In studies that induced obesity in rodents, a reduction of plasmatic glutathione dismutase and superoxide dismutase, which are markers of antioxidant enzymes, was observed, associated with high levels of plasmatic TNF-α and IL-6 as pro-inflammatory markers. Therefore, it is noted that in the model of this work, when providing a hyperlipidic diet, the metabolic and structural abnormalities mimicked human obesity [44,58].

Similarly, insulin resistance generated in adipose tissue causes lipolysis to occur, increasing the release of free fatty acids into the circulation, and consequently elevates very low density lipoprotein (VLDL) concentrations and triglyceride synthesis in the adipose tissue. The accumulation of fat in the liver causes a decrease in liver function [59]. In addition, these conditions also contribute to the appearance of alterations in the serum lipid profile, such as high triglycerides, a decrease in high-density lipoprotein (HDL) and an increase in low-density lipoprotein (LDL), favoring the onset of dyslipidemia [60].

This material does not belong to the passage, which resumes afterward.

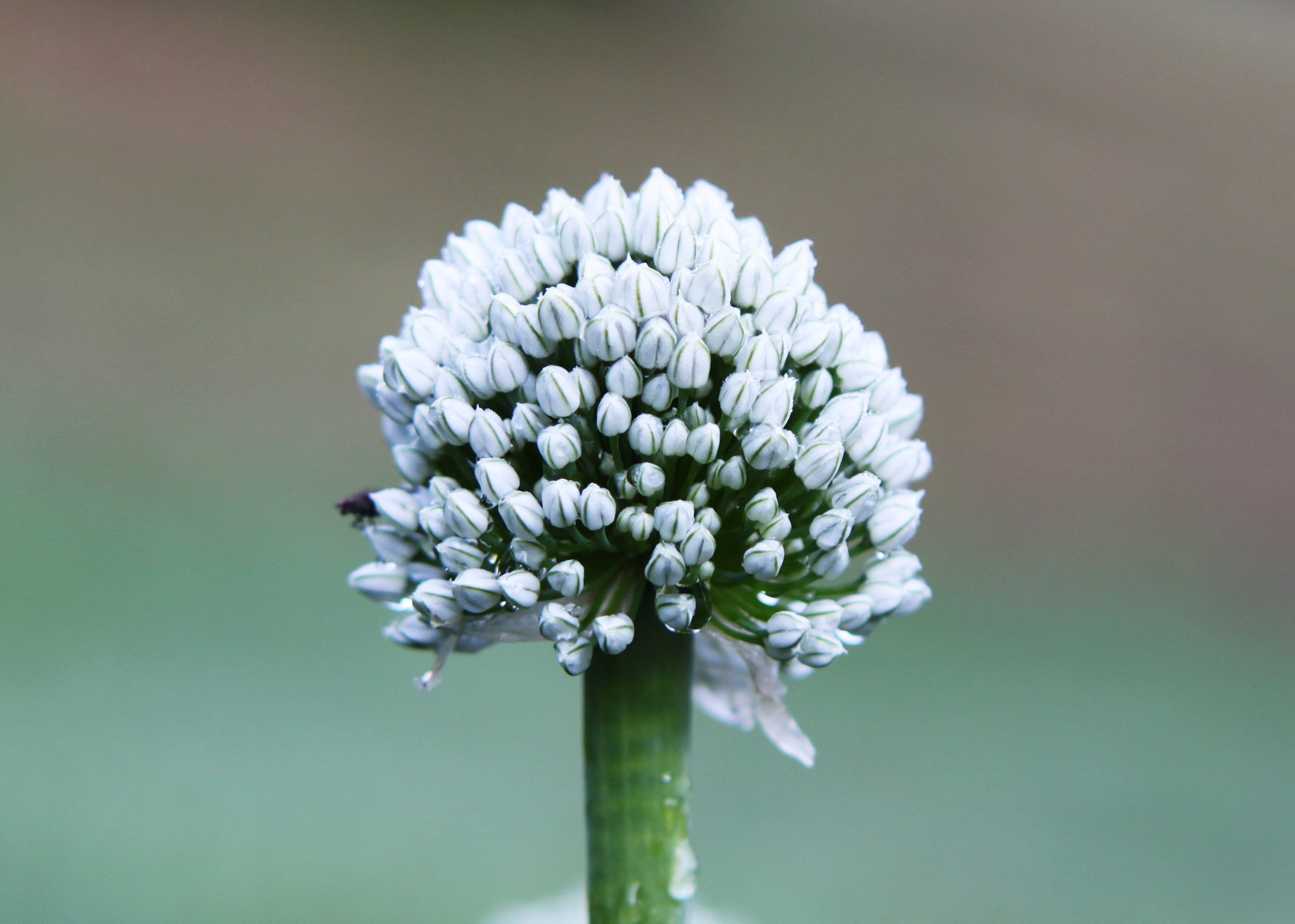 Květ cibule

In this sense, the study of medicinal plants in the treatment of non-communicable chronic diseases has aroused the interest of researchers, with a view to studying the benefits of medicinal plants in the discovery of drugs for the treatment of diseases, based on different isolated bioactive compounds [61]. As the molecular control of the components found in medicinal plants is understood, it is possible to observe potential benefits in the prevention and treatment of current diseases [62].

Medicinal plants and their constituents may represent promising candidates for the treatment of obesity. Several medicinal plants and their active constituents show beneficial anti-obesity effects in vivo. Of all drugs available in therapy, around 25–30% are produced from natural products (plants, microorganisms, and animals) or are derived from these products [63]. On the other hand, the use of plants to counteract and/or prevent obesity is still poorly studied [64].

5. Conclusions

In the study, it was possible to verify that the aqueous extract of G. gardneriana at a dose of 200 mg/kg had a positive impact on food intake and HDL-c concentrations. The other groups, and even the HF AQ 200 group, did not show antioxidant or anti-inflammatory effects, and did not prevent weight gain, adiposity or changes in the lipid or glycemic profile.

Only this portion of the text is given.